> Problem
Pictures are to be left out, and only the lines below starting at the one with "sample: Brain" and ending at the one with "sample: ED-1 cell nuclei; centrioles" are to be reproduced, each exactly, both ends included.
Data listing Block Start
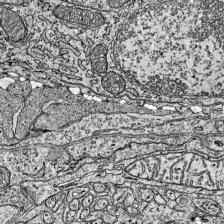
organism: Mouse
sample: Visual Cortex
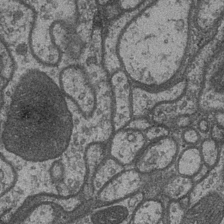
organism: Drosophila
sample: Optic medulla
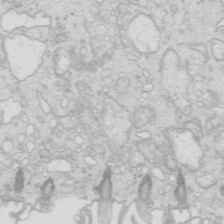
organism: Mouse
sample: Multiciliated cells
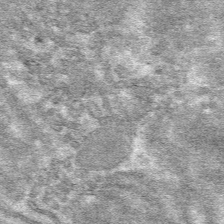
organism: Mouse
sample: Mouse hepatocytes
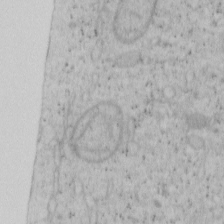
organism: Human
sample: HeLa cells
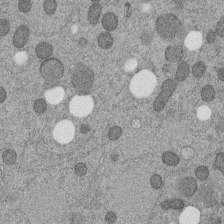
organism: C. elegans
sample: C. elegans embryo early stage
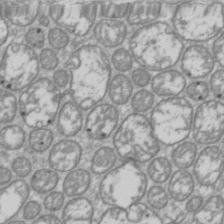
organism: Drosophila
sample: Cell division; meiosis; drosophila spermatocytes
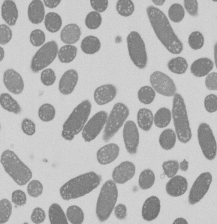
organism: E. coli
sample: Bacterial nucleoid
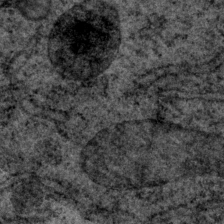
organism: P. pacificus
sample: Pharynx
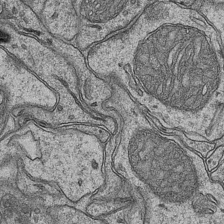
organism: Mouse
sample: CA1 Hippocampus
Data listing Block End
Data listing Block Start
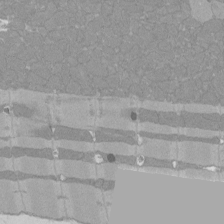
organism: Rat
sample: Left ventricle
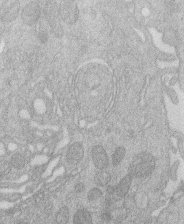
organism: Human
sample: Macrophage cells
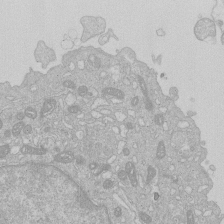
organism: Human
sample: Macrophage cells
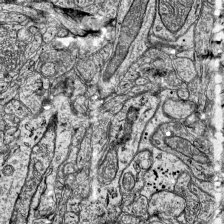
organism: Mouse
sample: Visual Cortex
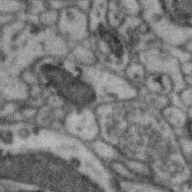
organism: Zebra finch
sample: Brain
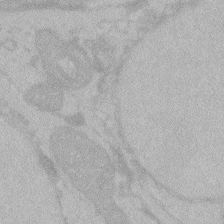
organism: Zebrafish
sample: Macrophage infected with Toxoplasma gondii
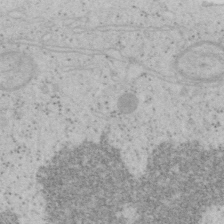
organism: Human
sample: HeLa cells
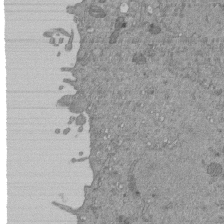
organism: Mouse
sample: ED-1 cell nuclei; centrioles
Data listing Block End
> Task answer
sample: Brain
organism: Zebrafish
sample: Macrophage infected with Toxoplasma gondii
organism: Human
sample: HeLa cells
organism: Mouse
sample: ED-1 cell nuclei; centrioles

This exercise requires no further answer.